Oops, hit return too soon...

This is a tough one. You probably won\'t find a good explanation in any dictionary - it\'s a case of pure accounting-speak. Depreciation is always used for tangible assets, amortization for intangible assets. As financial assets and securities are intangible (you can\'t kick \'em), they are always amortized.
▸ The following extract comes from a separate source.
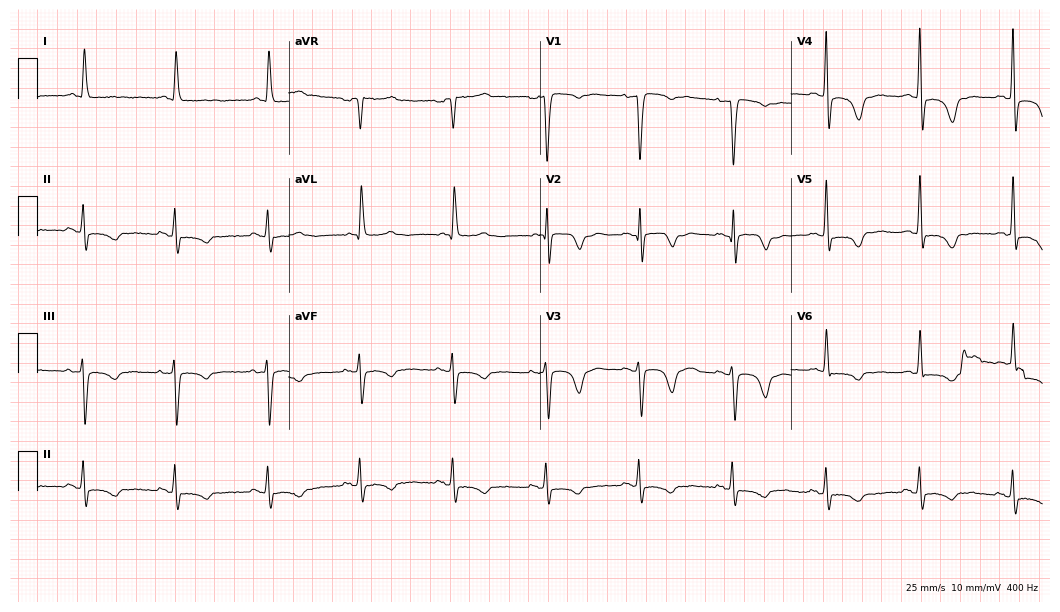
Electrocardiogram, a female, 64 years old. Of the six screened findings (first-degree AV block, right bundle branch block (RBBB), left bundle branch block (LBBB), sinus bradycardia, atrial fibrillation (AF), sinus tachycardia), none is recorded.

I\'m taking a guess that it\'s US GAAP accounting here, as \"Wertpapiere des UV\" is a commonly used German term in US GAAP accounts, so the standard translation of that term is \"marketable securities\" (Wiley: US GAAP 2001).

Check out:
http://www.gs.com/recruiting/asiapacific/glossary/index_u.ht...

\"Amortisation: expense relating to write-off of intangible assets, most commonly goodwill \"

There is also a BIG difference between a write-off (complete devaluation) and a write-down (e.g. part of the value due to impairment).

Kathi has admittedly found a source for \"depreciation of securities\", but this is not standard usage.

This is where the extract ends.